═══ DATA SHOWN
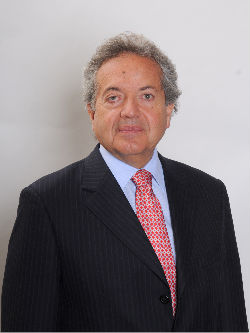 Diputado de la República de Chile, Guillermo Ceroni.
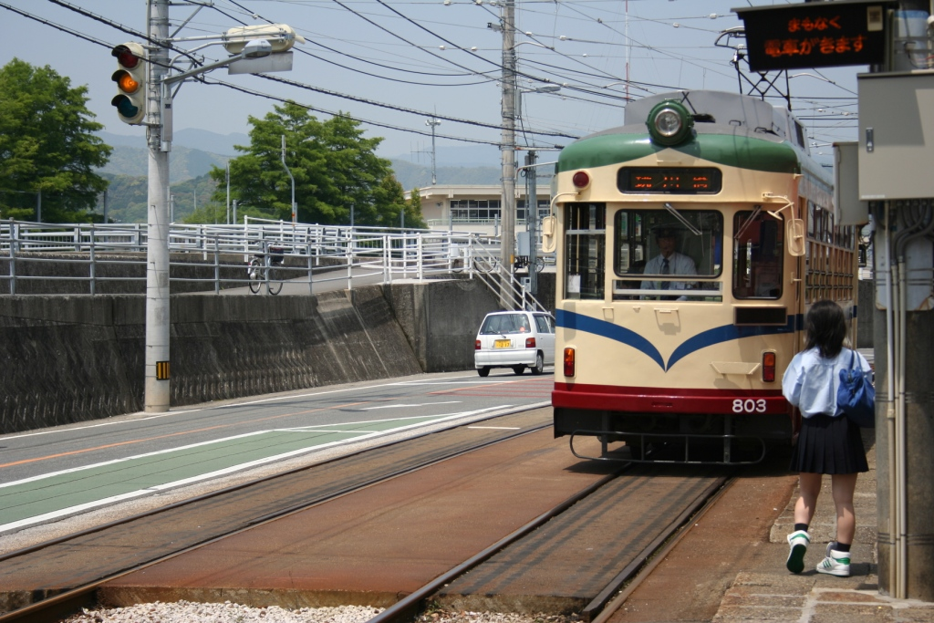 土佐電気鉄道舟戸駅
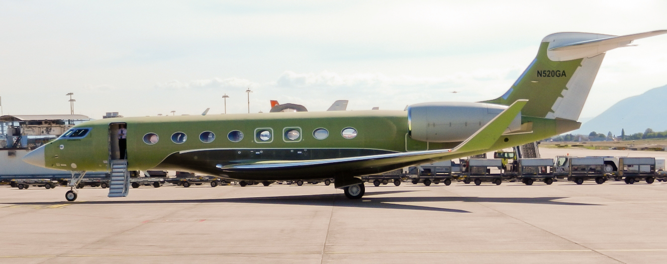 Gulfstream G650 experimental aircraft
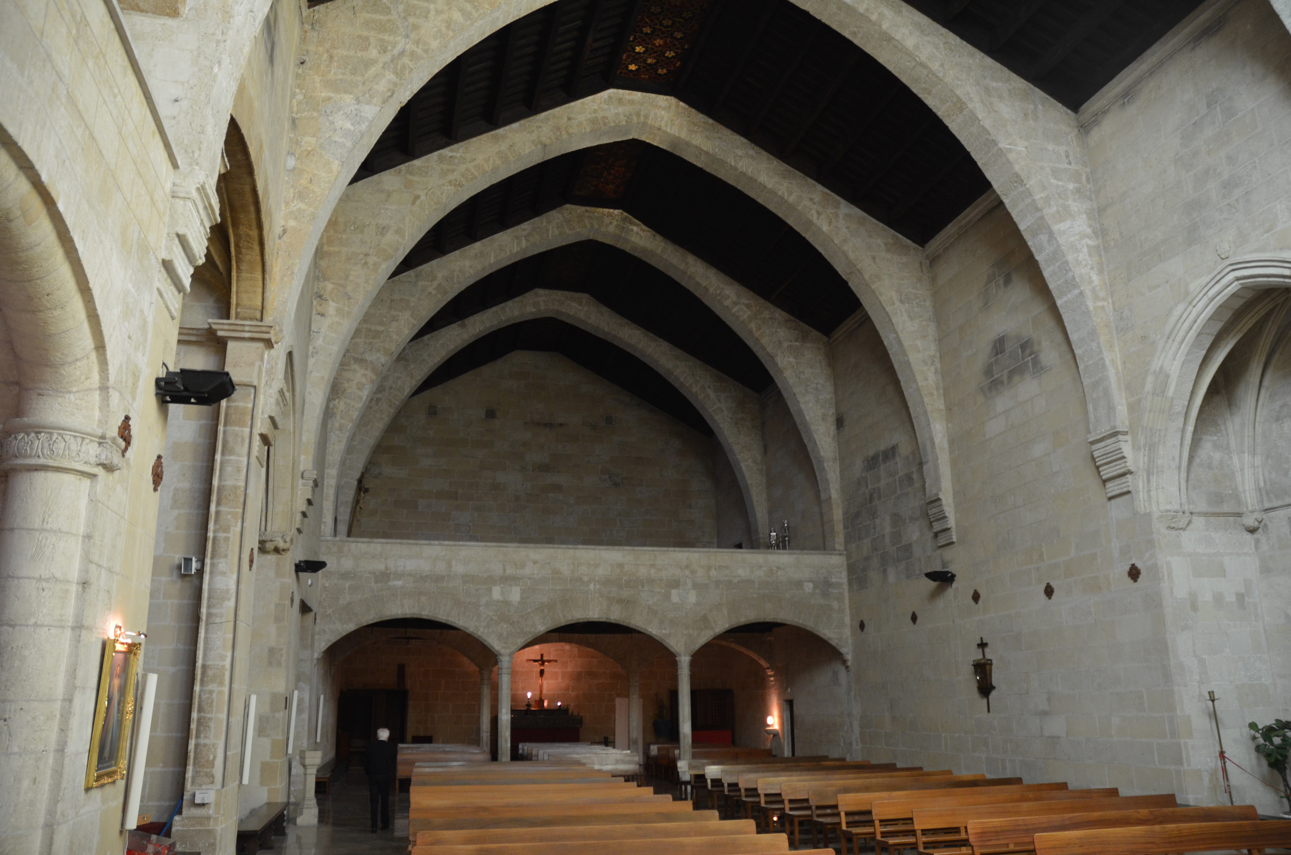 Església de Santa Margalida de Ciutat de Mallorca.
══════
__WHAT IS BEING ASKED__.
Wherever a picture appears in the data, please drop it and retype the rest exactly.

__RESPONSE BELOW__.
 Diputado de la República de Chile, Guillermo Ceroni.
 土佐電気鉄道舟戸駅
 Gulfstream G650 experimental aircraft
 Església de Santa Margalida de Ciutat de Mallorca.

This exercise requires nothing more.